My extension's still in the beta stages, so please pardon any shortcomings.
But it's pretty much ready for use.

What do you guys think?

*Description: Do you usually buy products that "Ships from and sold by Amazon.com"? In other words, do you prefer items officially sold by Amazon™ and not third-parties, and you want that to be ensured effortlessly and automatically? Heck, do you even know such a difference actually exists and do you think everything you buy from Amazon.com is always directly from the official Amazon (the seller, not just the Website)?

Then, look no further: Loyal Smile™ is your solution!
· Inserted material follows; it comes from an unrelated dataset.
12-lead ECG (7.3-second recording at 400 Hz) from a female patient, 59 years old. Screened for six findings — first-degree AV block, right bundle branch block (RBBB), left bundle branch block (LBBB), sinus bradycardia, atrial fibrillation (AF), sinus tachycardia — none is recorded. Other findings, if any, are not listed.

It automatically selects Amazon, Inc. as the Default Seller on Amazon.com.
Automate and no more manually switching sellers to Amazon needed, which may
even help avoid accidental purchases from third parties!

It's also so Amazonly Easy To Use™! Just install it and off you go easily
shopping from official Amazon, always.

Moreover, whenever you change your mind and decide to purchase from third
parties, you can do so easily: this extension gives you the option to disable
the automation on specified/all pages--so you're always in complete control.